Steve Garfield

February 10, 2010

We were paid a visit by nationally (perhaps I should say world)-renowned video-news-gatherer Steve Garfield on Monday. Steve’s had his videos posted everywhere, from the BBC to CNN. He’s also a reporter for rocketboom.com.

I thought what he had to say was pretty interesting, and what he had to show us pretty useful overall. What I gathered most from it is how engaging video can be as a news medium, and how in this day and age it can be ridiculously interconnected and widely broadcast to anyone, anywhere.

He took streaming video of our classroom that he was able to post live, at that moment, on the internet, that was able to be followed by any of his twitter followers, which I thought was a pretty nifty little thing to be able to do.

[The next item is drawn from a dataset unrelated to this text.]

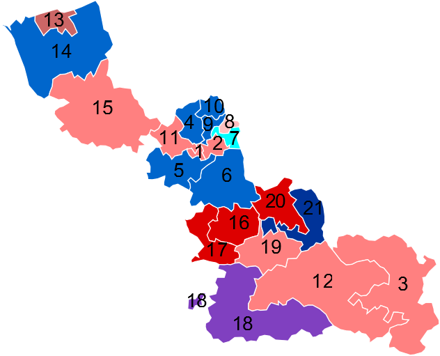 Résultats des élections législatives du Nord en 2012

Imagine the possibilities, of, say, an Anderson Cooper broadcasting his live movements out in the field to the thousands upon thousands of people that turn to him for news? I think that’s a pretty wild concept.

He also made us think about the ethics involved with live video, giving an example of a video he made where a woman named Nancy Hogan interrupted an interview he was doing. She was probably not all right in the head, but her questions were surprisingly pointed and I think his overlying philosophy on the situation was spot on:

What I’m doing is I’m just capturing, just sitting back and capturing, letting the camera roll. She had come over the rope and interrupted, so you might turn off your camera. What I think is leave the camera going and capture it all. Some reporters are like ‘whoa that’s not right.’  In a public place like that there’s no expectation of privacy, and beyond that she came across the rope, she saw the cameras, she wanted to participate in the recording. I think it’s fine.

I think one of the best examples of first-person video reporting he gave us was his walkthrough at his Jamaica Plain voting center from election day 2008. He was told he couldn’t videotape anything, but he knew the law and tried to explain to the people there he could, in fact, videotape the surroundings. Ultimately he left, but getting the entire process on video like that provides insight that you can’t really express with words.

Through his dedication and love of the craft, he was also able to spin his work into various paying gigs, which is something most aspiring journalists should look into figuring out, or copying.

I wouldn’t discount doing stuff because it’s free because you have to have experience and do things right now.

Good advice, I’d say. Want to do something? Do it, do it well, and chances are if it’s really worthwhile somebody will be willing to pay for it.